Omã Serve de cenário para o ciclista que ainda está descobrindo o trabalho por dentro. Marcos Freire, Do Team Emirates General Z dos Emirados Árabes Unidos, fala devagar, com respeito e sem atalhos. Ele tem pressa em aprender, não em alcançar.
faça uma pergunta No ano passado ele completou sua primeira campanha com a equipe de desenvolvimento. Qual é a sua avaliação de 2025?
resposta Foi um ano novo para mim. Acima de tudo, aprenda o máximo possível com uma grande equipe. Há dois anos eu era um jovem jogador e o ano passado foi meu primeiro ano como profissional. Foi um sonho para mim fugir com meus ídolos.
P: Como você está encarando sua segunda temporada como profissional?
R. Com o mesmo entusiasmo do ano passado, ainda mais. Em boas condições físicas e com pouca experiência, embora ainda tenha 19 anos. Esperemos que seja uma boa temporada e que eu possa oferecer o meu melhor.
a pergunta O que mais te surpreendeu ao dar o salto para o profissionalismo?
R. Todas as pessoas por trás da equipe profissional. Aqui em Omã não somos muitos, mas se começarmos a contar somos cerca de 300 pessoas. Vim de um time muito humilde, como o Batco, onde éramos cinco, e me diverti muito.
P: Dentro da equipe, o que os gestores pedem de você?
R. Deixe-o ganhar experiência. Sou jovem e tenho um longo caminho a percorrer. Ajude seus colegas, aprenda e acima de tudo, ouça.
P: O que você promove?
R. Um pouco de tudo. Aos 19 anos ainda tenho muito que aprender e vivenciar. Talvez a subida melhore, porque tenho uma corrida muito explosiva. Lentamente, o tempo dirá.

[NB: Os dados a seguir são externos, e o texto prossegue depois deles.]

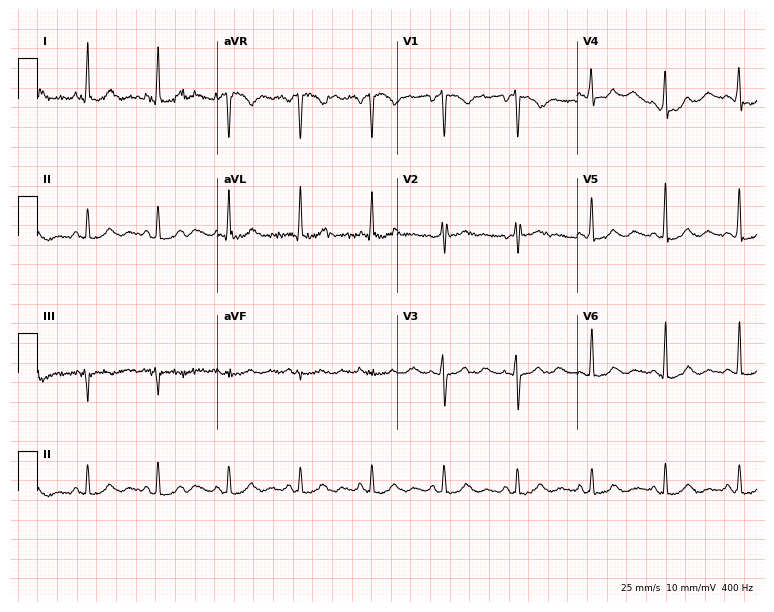
12-lead ECG from a 52-year-old female patient (7.3-second recording at 400 Hz). No first-degree AV block, right bundle branch block (RBBB), left bundle branch block (LBBB), sinus bradycardia, atrial fibrillation (AF) or sinus tachycardia recorded for this tracing.

a pergunta Como você se define como corredor? Eles te lembram muito do seu pai Oscar?
R. Eles me comparam muito com o pai deles. Ele foi ótimo e eu sou o mesmo corredor, mas pior.
P. No ano passado, Paris-Roubaix era o alvo para menores de 23 anos. O que mais te entusiasma nesta profissão?
A. o meio ambiente É um dia especial porque estamos todos caminhando no mesmo dia. E os paralelepípedos… você não vê o lado verdadeiro até chegar lá. Você tem que ir ver.
a pergunta Seu pai venceu o Milan San Remo três vezes. Você gosta deste teste? Você se vê vencendo no futuro?
R. Ainda não consigo sonhar em vencer. Tenho muito que aprender. Todo mundo gosta de vencer, mas falar em vitória do Milan x San Remo é muito importante. Para mim seria um sonho vencer todas as corridas. Agora é tarde demais.
a pergunta Que conselho seu ambiente imediato lhe dá?
A. muitos Meu pai, meus colegas… Acima de tudo, me dizem que sou muito jovem, que deveria estudar, que deveria ouvir, respeitar os mais velhos e que deveria pelo menos ir.
P: Você sente alguma pressão extra como filho de alguém?
R. Não muito. Em alguns concursos o nome dele é chamado porque ganhou, mas sempre digo que meu pai é meu pai e eu sou eu. Há pressão, mas não muita.
P: O que você está pedindo este ano?
R. Tudo pode ficar bem e alguns resultados podem surgir. Trabalhei muito na proposta e continuarei a fazê-lo. Desde que tudo corra bem e seja um bom ano, ficarei feliz.
a pergunta Por fim, você acha que no próximo ano poderá entrar no time principal como seus companheiros Pericas e Torres fizeram nos últimos tempos?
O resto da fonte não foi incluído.